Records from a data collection
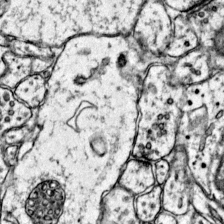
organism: Mouse
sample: Primary visual cortex
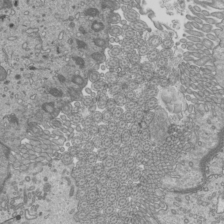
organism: Mouse
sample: Cilia; mouse epididymis
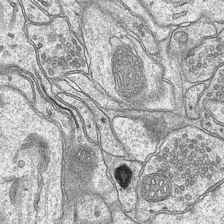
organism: Mouse
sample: CA1 Hippocampus
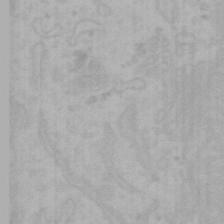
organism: Mouse
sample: Choroid plexus
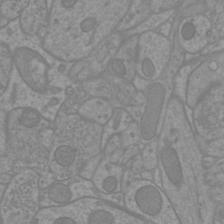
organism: Mouse
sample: Cortical neurons
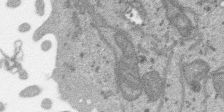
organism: Human
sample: Lung epithelial cells infected with SARS-CoV-2
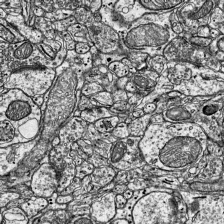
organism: Mouse
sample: Visual Cortex
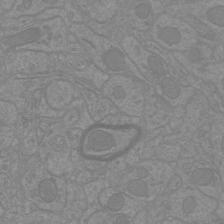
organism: Mouse
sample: Cortical neurons
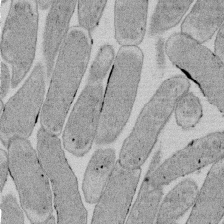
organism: E. coli
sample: Bacterial nucleoid
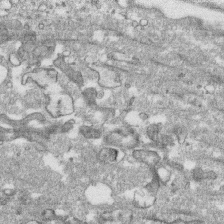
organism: Human
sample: CRL-1474
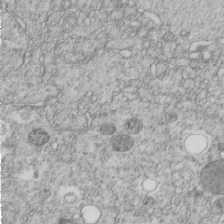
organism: C. elegans
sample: C. elegans embryo early stage

Your goal: Each record above must be retyped exactly as given, with the images excluded.

Result below:
organism: Mouse
sample: Primary visual cortex
organism: Mouse
sample: Cilia; mouse epididymis
organism: Mouse
sample: CA1 Hippocampus
organism: Mouse
sample: Choroid plexus
organism: Mouse
sample: Cortical neurons
organism: Human
sample: Lung epithelial cells infected with SARS-CoV-2
organism: Mouse
sample: Visual Cortex
organism: Mouse
sample: Cortical neurons
organism: E. coli
sample: Bacterial nucleoid
organism: Human
sample: CRL-1474
organism: C. elegans
sample: C. elegans embryo early stage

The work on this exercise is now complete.